Texto por Daniel Abreu
Michael Peter Balzary nasceu no dia 16 de outubro de 1962 em Melbourne, Austrália. Por conta da carreira do pai, o jovem Michael se mudou com a família para os Estados Unidos no final dos anos 60. Com o divórcio dos pais, se mudou para Los Angeles com a irmã, a mãe e o padrasto, Walter, um músico de jazz. Foi na ensolarada Califórnia que um moleque mirrado, estranho e com sotaque diferente, se tornou um dos principais baixistas da história do rock e fundador de uma das bandas mais influentes dos anos 80 e 90.
O Red Hot Chili Peppers, a banda desse tal de Michael, já vendeu milhões de discos desde a sua estreia com o álbum homônimo de 1984 e, mesmo com as mudanças na indústria da música, continua lotando estádios em todo o mundo. Mais conhecido por todos como Flea, o australiano é um dos membros fundadores do grupo e uma das principais forças do conjunto. Seu jeito único de tocar, influenciado por diversos estilos, do funk do Parliament ao punk do Germs, e o modo aloprado como ele se comporta no palco, são algumas das características que fazem da banda tão amada até os dias atuais.

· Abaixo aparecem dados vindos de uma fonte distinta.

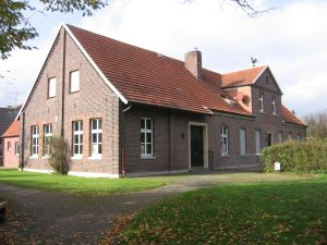 Das alte Pastorat und heutige Pfarrheim. Das älteste Gebäude in Erle (Raesfeld). Blick von der Femeiche auf die Frontseite.
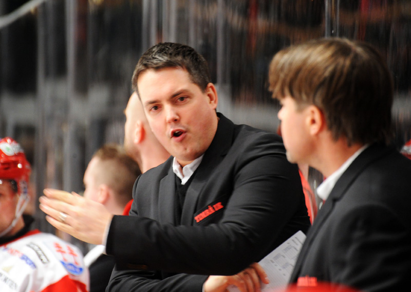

Mas dessa vez Flea não é notícia por conta de suas linhas de baixo, mas sim pelas linhas da sua excelente autobiografia “Acid For the Children”, na qual conta a trajetória de sua vida até o primeiro show dos Chili Peppers em 1983. O livro de memórias foi publicado pela editora nova-iorquina Grand Central Publishing, uma divisão do Hachette Book Group (anteriormente, Warner Books, que mudou de nome depois que a Time Warner vendeu o Time Warner Book Group para a Hachette) no começo de novembro de 2019 e ainda não tem previsão de lançamento no Brasil.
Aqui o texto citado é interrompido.